Larry Fink, of BlackRock fame, has come out and said as many as 400 energy
companies may not survive due to their debt loads and the current value of
WTI. [1]

The junk bond market is about to become overcrowded.

As for the OPEC members, they are in a tough deflationary spiral where the
lower price of oil means they need to produce more barrels to meet their
governmental budget demands, which pushes down the price of oil, which leads
to them needing to produce more barrels of oil, and so on and so on.....

[1]
[http://www.bloomberg.com/news/articles/2016-01-27/blackrock-...](http://www.bloomberg.com/news/articles/2016-01-27/blackrock-
s-fink-says-400-energy-firms-may-not-survive-cheap-oil)

------
Avernar
Funny thing is I read this about the Saudis and OPEC last night:
[https://np.reddit.com/r/worldnews/comments/4203ko/oil_price_...](https://np.reddit.com/r/worldnews/comments/4203ko/oil_price_fall_to_10_a_barrel_not_impossible/cz74dxp?context=3)

Basically he says that the Saudis don't trust OPEC, are pro production cuts
but won't cut their own production because they got burned in the past.

------
luma
Title should read "Russia hopes Saudis will propose global oil production
cut". With Iran coming back into the world market, Saudi Arabia has an
interest in keeping prices low to prevent Iran from pulling in billions in oil
revenue.

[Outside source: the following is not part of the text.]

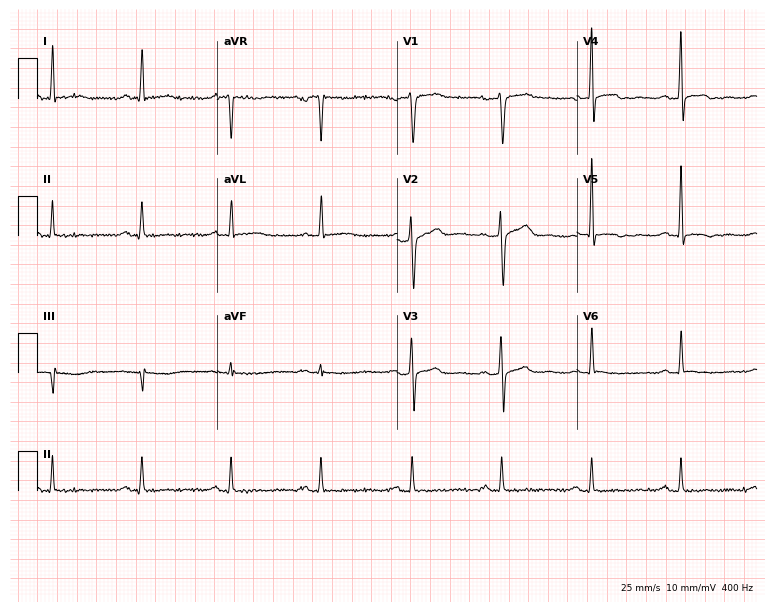
ECG — a 47-year-old man. Screened for six findings — first-degree AV block, right bundle branch block, left bundle branch block, sinus bradycardia, atrial fibrillation, sinus tachycardia — none is recorded.
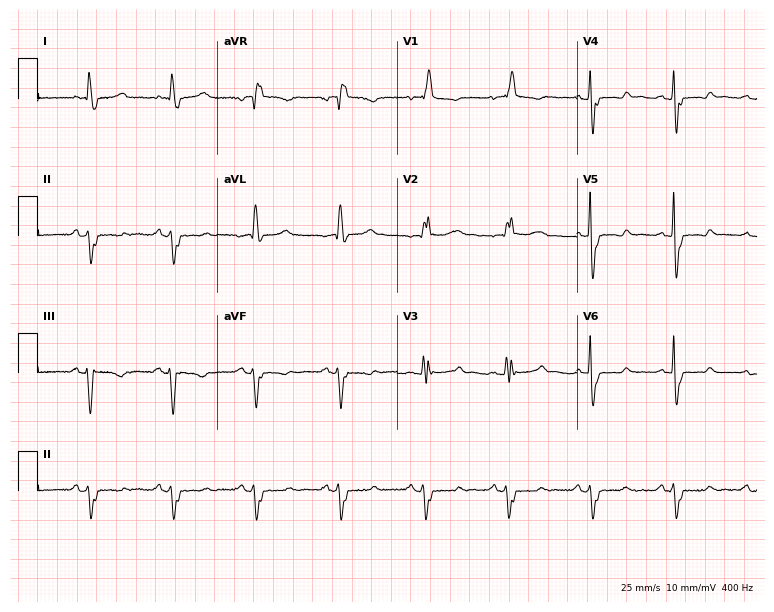
Resting 12-lead electrocardiogram. Patient: a 61-year-old female. The tracing shows right bundle branch block.

Further, there's a hard limit on how high prices can climb now that
natural gas wells in North America (and elsewhere) are ready to resume
production as soon as the price warrants it.

------
ck2
It's crazy how the world is held hostage economically if they aren't paying
enough for oil.

"Squeeze consumers or the world gets it!"

Still, I'd like to see taxes go up on gas in the USA with a specifically
funded program based on the excess. Something like holding gas at $2/gallon -
if it goes up, then the extra tax ends.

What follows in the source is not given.